Assumptions of linear models (parametric tests):

Data (or residuals) are normally distributed
Variance is homogeneous (the same) or normalized

the errors in the data do not change based on their position within the data (the model is accurate equally across all values)

Interval data

the data should be continuous and numerical

Variables are independent of each other

they should affect each other but they one should not cause the other

NORMALITY

We’ve touched on this before, but let’s really dive in: probability=T means it will come out as percentages

hist(mtcars$mpg,breaks=10,probability = T)
lines(density(mtcars$mpg),col='red',lwd=2)

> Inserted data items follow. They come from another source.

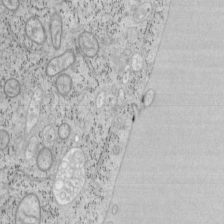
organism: Mouse
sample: OT-I killer T cells with ID8 ovarian cancer cells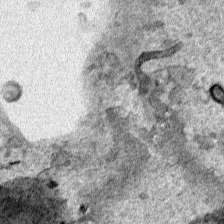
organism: Human
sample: Mitochondria in HCT116 cells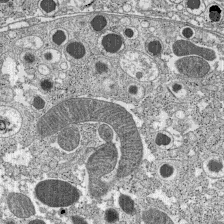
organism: C57BL Mouse
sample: Pancreatic islet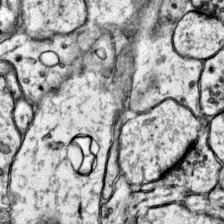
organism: Mouse
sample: Primary visual cortex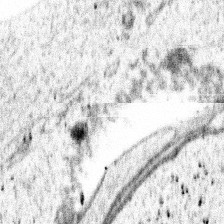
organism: Human
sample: HeLa cells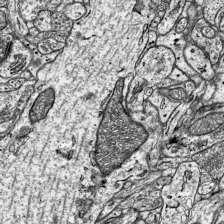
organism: Mouse
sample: Visual Cortex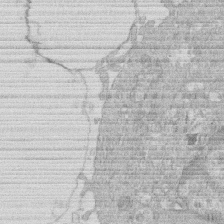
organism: Human
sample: Macrophage cells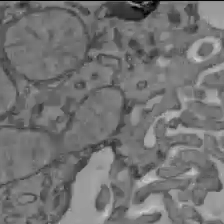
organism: C57BL Mouse
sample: Liver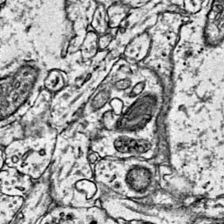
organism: Mouse
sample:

There is another (easier?) way of visualizing normality: the Q-Q plot #redline represents what the data would look like if it was perfectly normal example data is more normal than not but is not entirely normal; example given would be usable for a project

qqnorm(mtcars$mpg)
qqline(mtcars$mpg,col="red")

The closer the “dots” are to the “line”, the more normal the data is.

What would we call this? Normal-ish? Sort of normal?

To me, this distribution is “mostly or fairly normal”. Not really a scientific term, though.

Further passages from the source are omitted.